▶ **WHAT NEEDS TO BE DONE**: Reproduce, please, the line that holds "โรงเบียร์กำแพงเพชร" and all later lines through the end of the entries below, exactly; omit pictures.

▶ **Extracted data entries**:
# # # # #

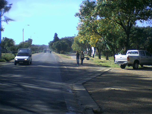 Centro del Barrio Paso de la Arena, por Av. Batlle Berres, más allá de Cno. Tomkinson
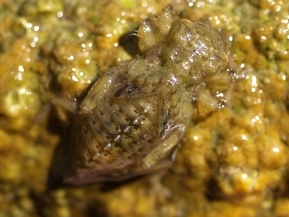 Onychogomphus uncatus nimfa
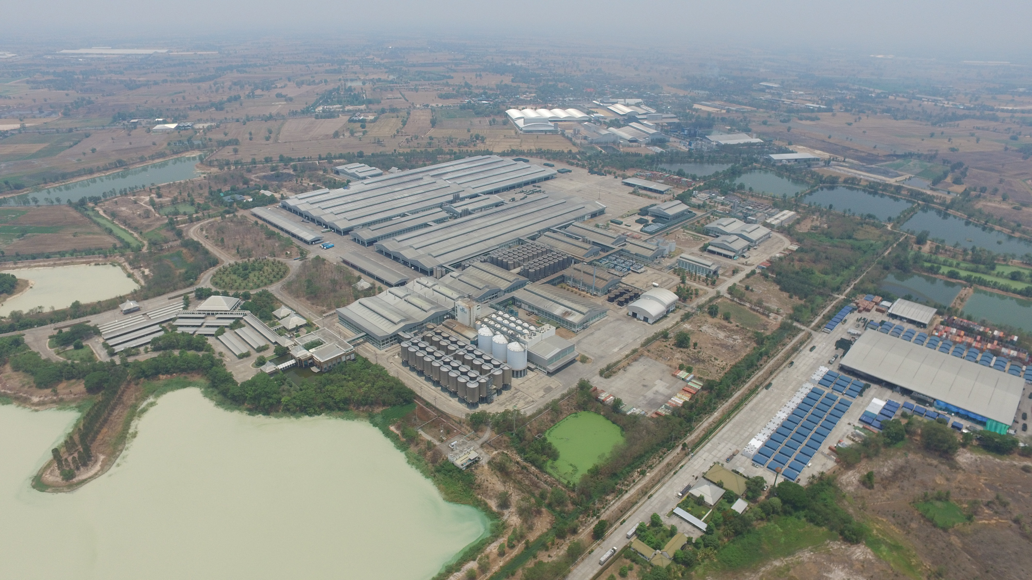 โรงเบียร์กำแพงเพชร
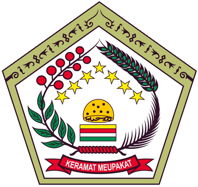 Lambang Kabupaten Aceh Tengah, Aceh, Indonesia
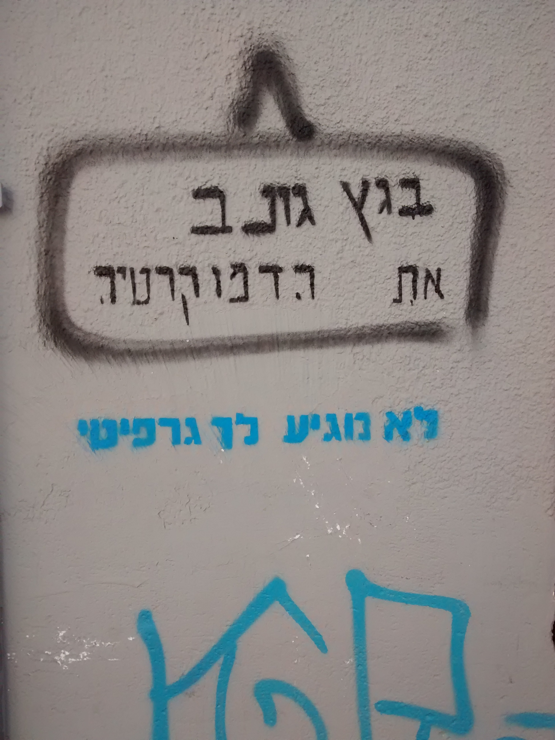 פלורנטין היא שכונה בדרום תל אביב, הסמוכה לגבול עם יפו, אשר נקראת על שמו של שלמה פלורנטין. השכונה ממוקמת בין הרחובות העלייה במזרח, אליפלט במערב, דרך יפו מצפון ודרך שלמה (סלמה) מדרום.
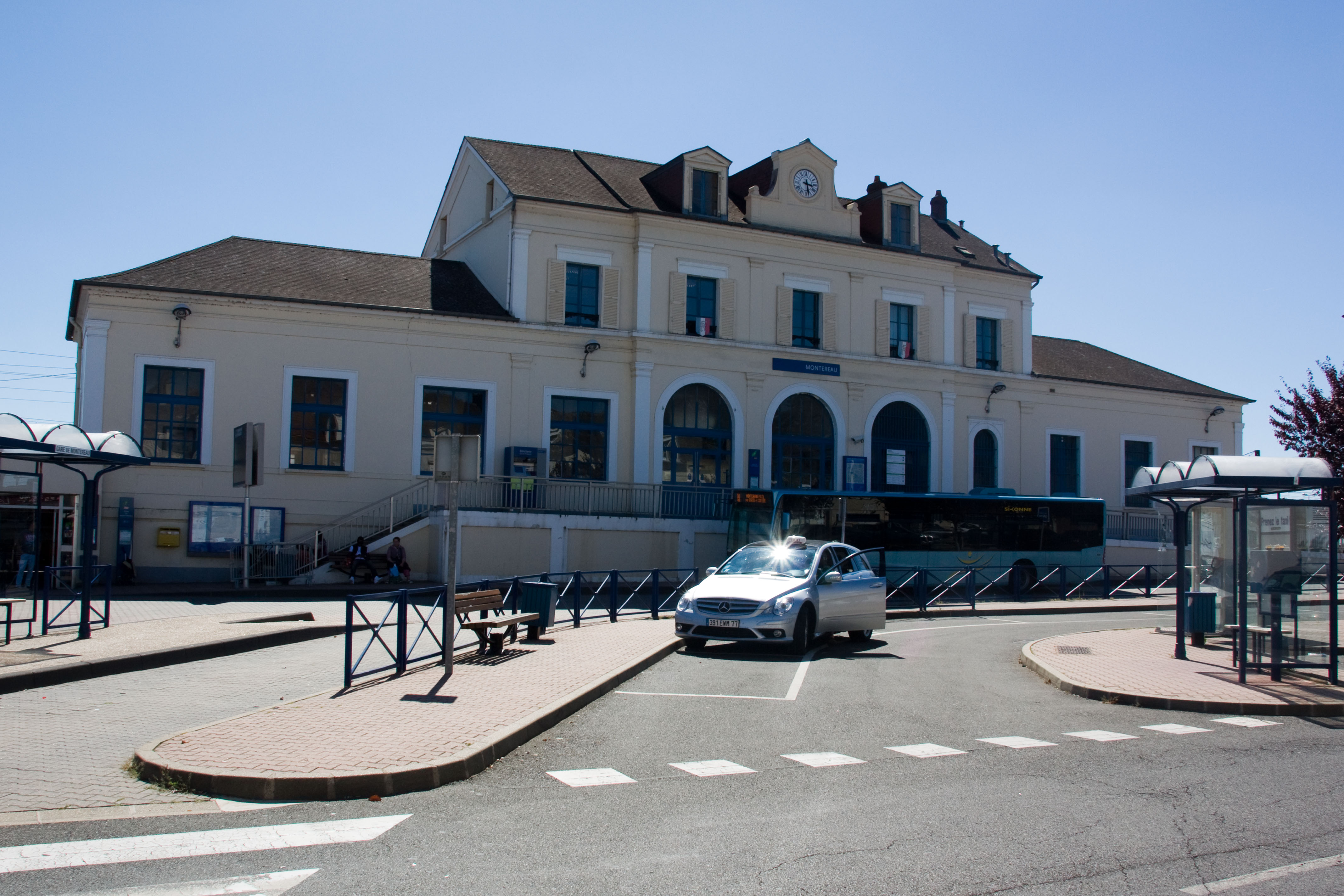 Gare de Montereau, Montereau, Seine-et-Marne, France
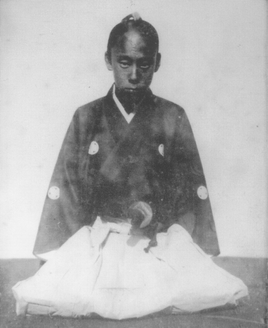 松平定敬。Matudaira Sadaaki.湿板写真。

# # # # #

▶ **RESULT OF THE EXERCISE**:
 โรงเบียร์กำแพงเพชร
 Lambang Kabupaten Aceh Tengah, Aceh, Indonesia
 פלורנטין היא שכונה בדרום תל אביב, הסמוכה לגבול עם יפו, אשר נקראת על שמו של שלמה פלורנטין. השכונה ממוקמת בין הרחובות העלייה במזרח, אליפלט במערב, דרך יפו מצפון ודרך שלמה (סלמה) מדרום.
 Gare de Montereau, Montereau, Seine-et-Marne, France
 松平定敬。Matudaira Sadaaki.湿板写真。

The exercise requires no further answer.